A Limit-Free Algebraic-Geometric Construction of the Derivative with a Foundational Model in the Class of Polynomial Functions

TL;DR

This paper introduces an algebraic-geometric method to define derivatives without initial limits, extending polynomial concepts to elementary functions and deriving classical limits from an algebraic foundation.

Contribution

It develops a limit-free algebraic-geometric framework for derivatives, connecting polynomial tangency to classical calculus through algebraic and linear decomposition methods.

Findings

Algebraic characterization of tangency via double roots.

Existence and uniqueness of derivatives established algebraically for polynomials.

Classical limit representation derived from the algebraic model.

Abstract

This paper presents an algebraic-geometric construction of the derivative developed initially within the class of polynomial functions without introducing limits at the initial stage.
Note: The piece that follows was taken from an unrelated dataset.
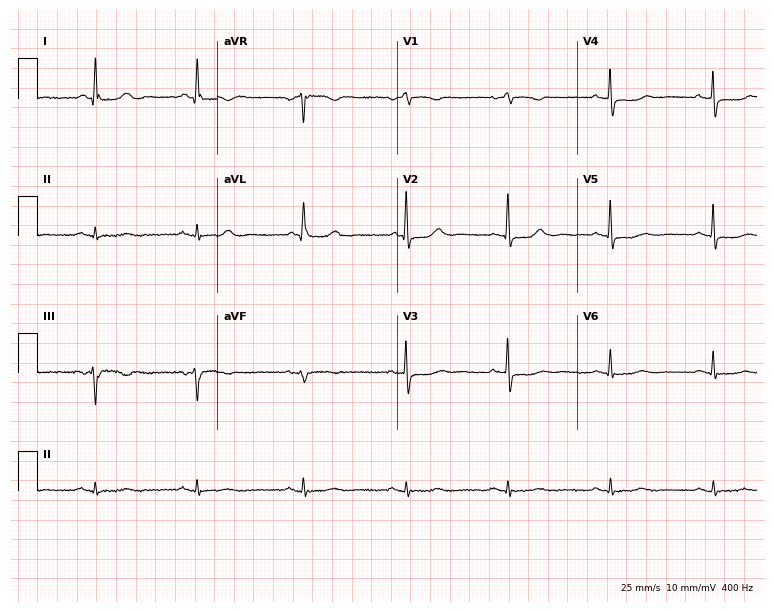
12-lead ECG (7.3-second recording at 400 Hz) from a female patient, 83 years old. Screened for six findings — first-degree AV block, right bundle branch block, left bundle branch block, sinus bradycardia, atrial fibrillation, sinus tachycardia — none is recorded. Only these six findings were labelled.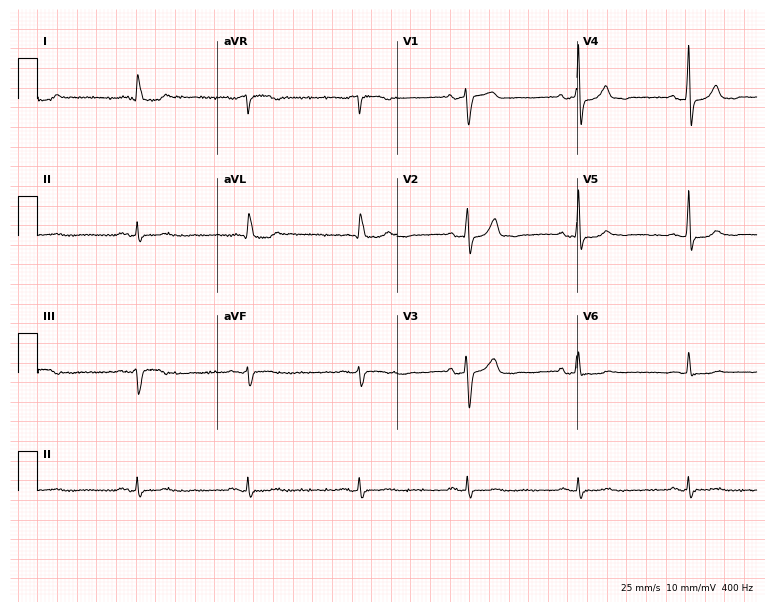
Standard 12-lead ECG recorded from a 79-year-old female (7.3-second recording at 400 Hz). None of these six findings is recorded: first-degree AV block, right bundle branch block, left bundle branch block, sinus bradycardia, atrial fibrillation, sinus tachycardia. Findings outside these six are not listed.

Tangency is characterized by an algebraic condition: the difference between a function and a linear approximation has a double root at a given point. On this basis, the derivative is defined as a functional correspondence assigning to each point the slope of the tangent. Within the class of polynomials, the existence, uniqueness, and fundamental rules of differentiation are established purely algebraically. The constructed model is then extended conceptually to elementary functions and connected to the linear decomposition of functions, from which the classical limit representation of the derivative naturally emerges. Thus, the limit appears not as a starting point but as an analytic expression of an already constructed concept.